Launched in 2011 and run by ChildFund Kenya and several other partner organisations, the USAID-funded program takes a comprehensive approach to ensuring that these children and their caregivers have a safety net so they can build a more hopeful future.

Today, Halima’s first visit is with Nadzua, 35, who is mother to 11 children, after marrying into a family who had lost their mother to HIV.  She greets Halima warmly in her front yard, a sleepy toddler balanced on her hip. Her two-year-old son, Mbega, is Nadzua’s only child home this morning – the others are at school, and her husband is in town.

The women sit together outside to chat. Before moving on to today’s subject – how Nadzua can gain skills to improve her family’s income – there is a lot to talk about; from the children’s health and immunisations and school to nutrition and hygiene and how Nadzua is doing in the literacy classes Halima encouraged her to take.

For Nadzua, it is hard with 11 children to care for, but life has improved since Halima’s visits began. “I have gained a lot from Halima,” Nadzua says. “I am more educated, more informed on how to take care of my children and my household.”

Nadzua and her two-year-old son, Mbega.

And she’s especially proud of herself on this day – she has just harvested and sold 10 bags of green lentils, which meant she could cover her eldest son’s high school fees.

As Halima leaves a little later, she breathes a happy sigh – she loves her work. She loves seeing families thrive despite the devastation of HIV and AIDS. Because she knows exactly how hard it is.

Halima, a single mother of four, has also taken in her sisters’ three children after she passed away from AIDS-related illnesses. All three children are HIV-positive.

And, thanks to Halima and all that she’s learnt, all seven children are thriving.

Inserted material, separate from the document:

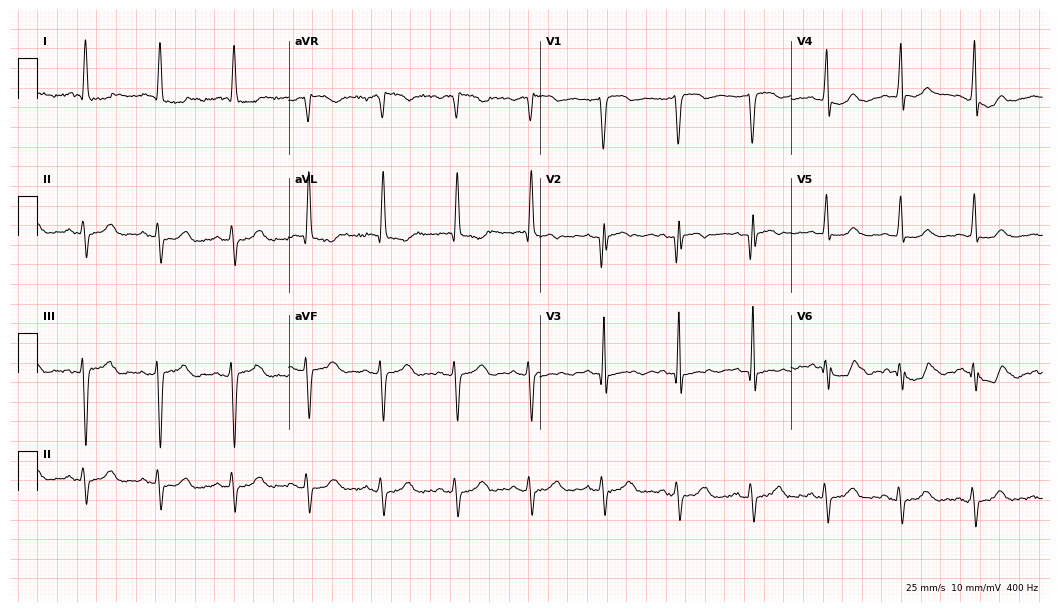
12-lead ECG from a 79-year-old woman. Screened for six findings — first-degree AV block, right bundle branch block (RBBB), left bundle branch block (LBBB), sinus bradycardia, atrial fibrillation (AF), sinus tachycardia — none is recorded.

On her way to her next appointment, Halima passes a school she visits nearly every week to educate parents about children’s needs. “I’m proud to see that the parents in the village understand the importance of growth monitoring, and that they are interested in their children`s school performance and attendance,” she says.

Halima’s next client, Mwau, is a widowed father of four, and he’s waiting for Halima when she arrives. His wife died four years ago. “When one parent dies, it gets even more difficult to take care of the family,” he says. He has a 16-year-old daughter and three sons, 8, 12 and 14.

Mwau has participated in several of ChildFund’s workshops – on child rights, nutrition, health and economic empowerment. With other farmers, he’s a member of one of ChildFund`s village savings and loan groups. The men are also working together to find better markets for their wares.

Thanks to what he’s learnt and earned through the overall program, Mwau has been able to move his family from a rickety mud hut into a stone house.

Still, he worries about his children – especially his daughter.

“My daughter was most affected when her mother died,” he says. When the 16-year-old began coming home late after school, he wanted to yell at her, but he didn’t. Through the workshops and from his talks with Halima, he knew there were better ways to handle teenagers. But this was really a job for a mother. So, at his request, Halima stepped in.

“I explained that while she may want to enjoy the company of friends, some will not have good intentions toward her,” Halima remembers. “There are risks such as rape, and the consequences can be unwanted pregnancies and dropping out of school.”

Halima also encouraged Mwau’s daughter to help out at home – her family needs her. They all need each other.

It`s moments like this that keep Halima moving forward. “I have my drive because people in the community listen to me,” she says. “I have a deep desire to see them grow and lead better lives.”